**Task item:** Type out each record word for word. Pictures stay out.

**Exercise data:**

++++++++++

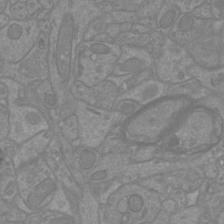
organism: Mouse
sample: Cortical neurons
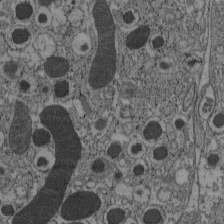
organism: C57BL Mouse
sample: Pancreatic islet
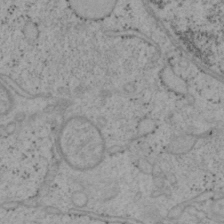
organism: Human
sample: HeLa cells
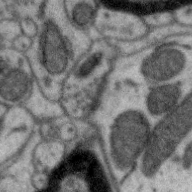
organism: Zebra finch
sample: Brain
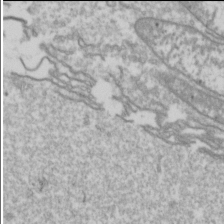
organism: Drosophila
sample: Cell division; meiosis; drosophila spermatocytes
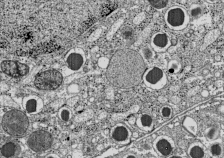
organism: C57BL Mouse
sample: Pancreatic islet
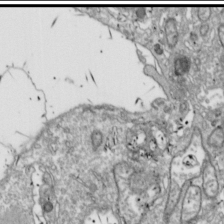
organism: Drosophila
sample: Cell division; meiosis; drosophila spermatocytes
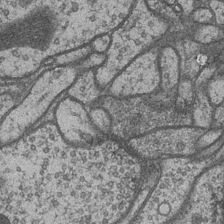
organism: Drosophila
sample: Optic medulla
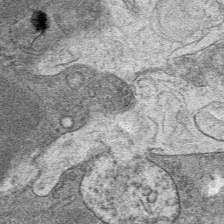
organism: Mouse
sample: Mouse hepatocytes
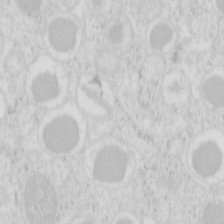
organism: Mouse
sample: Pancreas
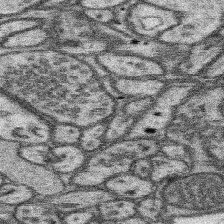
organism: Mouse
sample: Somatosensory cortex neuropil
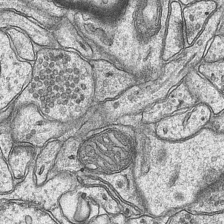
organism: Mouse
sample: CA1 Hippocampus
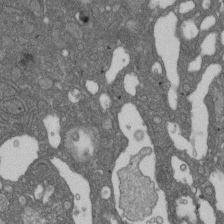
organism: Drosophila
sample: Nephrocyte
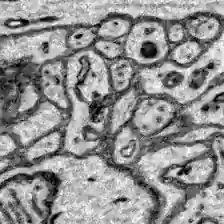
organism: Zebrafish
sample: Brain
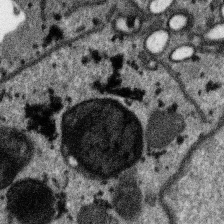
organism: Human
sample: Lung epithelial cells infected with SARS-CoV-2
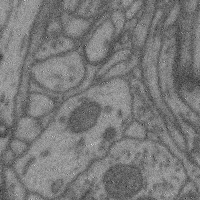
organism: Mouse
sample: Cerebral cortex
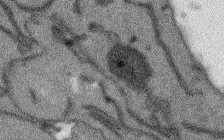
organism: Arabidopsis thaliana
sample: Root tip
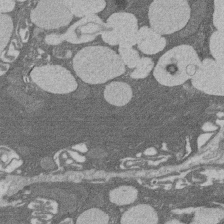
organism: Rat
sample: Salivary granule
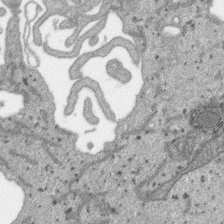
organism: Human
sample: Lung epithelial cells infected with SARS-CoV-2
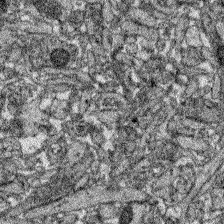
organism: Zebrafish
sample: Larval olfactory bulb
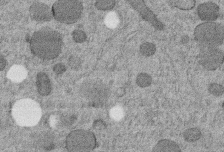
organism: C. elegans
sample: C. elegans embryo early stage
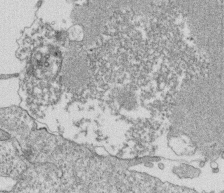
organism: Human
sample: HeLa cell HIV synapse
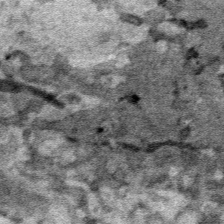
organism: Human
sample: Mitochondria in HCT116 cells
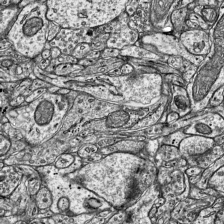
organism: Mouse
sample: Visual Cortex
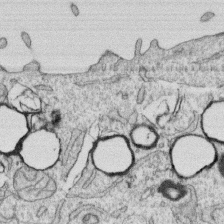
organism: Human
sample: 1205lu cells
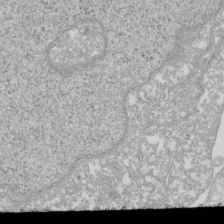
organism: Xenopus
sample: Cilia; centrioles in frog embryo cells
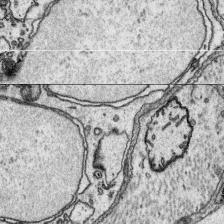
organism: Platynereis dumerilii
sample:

++++++++++

**Exercise solution:**
organism: Mouse
sample: Cortical neurons
organism: C57BL Mouse
sample: Pancreatic islet
organism: Human
sample: HeLa cells
organism: Zebra finch
sample: Brain
organism: Drosophila
sample: Cell division; meiosis; drosophila spermatocytes
organism: C57BL Mouse
sample: Pancreatic islet
organism: Drosophila
sample: Cell division; meiosis; drosophila spermatocytes
organism: Drosophila
sample: Optic medulla
organism: Mouse
sample: Mouse hepatocytes
organism: Mouse
sample: Pancreas
organism: Mouse
sample: Somatosensory cortex neuropil
organism: Mouse
sample: CA1 Hippocampus
organism: Drosophila
sample: Nephrocyte
organism: Zebrafish
sample: Brain
organism: Human
sample: Lung epithelial cells infected with SARS-CoV-2
organism: Mouse
sample: Cerebral cortex
organism: Arabidopsis thaliana
sample: Root tip
organism: Rat
sample: Salivary granule
organism: Human
sample: Lung epithelial cells infected with SARS-CoV-2
organism: Zebrafish
sample: Larval olfactory bulb
organism: C. elegans
sample: C. elegans embryo early stage
organism: Human
sample: HeLa cell HIV synapse
organism: Human
sample: Mitochondria in HCT116 cells
organism: Mouse
sample: Visual Cortex
organism: Human
sample: 1205lu cells
organism: Xenopus
sample: Cilia; centrioles in frog embryo cells
organism: Platynereis dumerilii
sample:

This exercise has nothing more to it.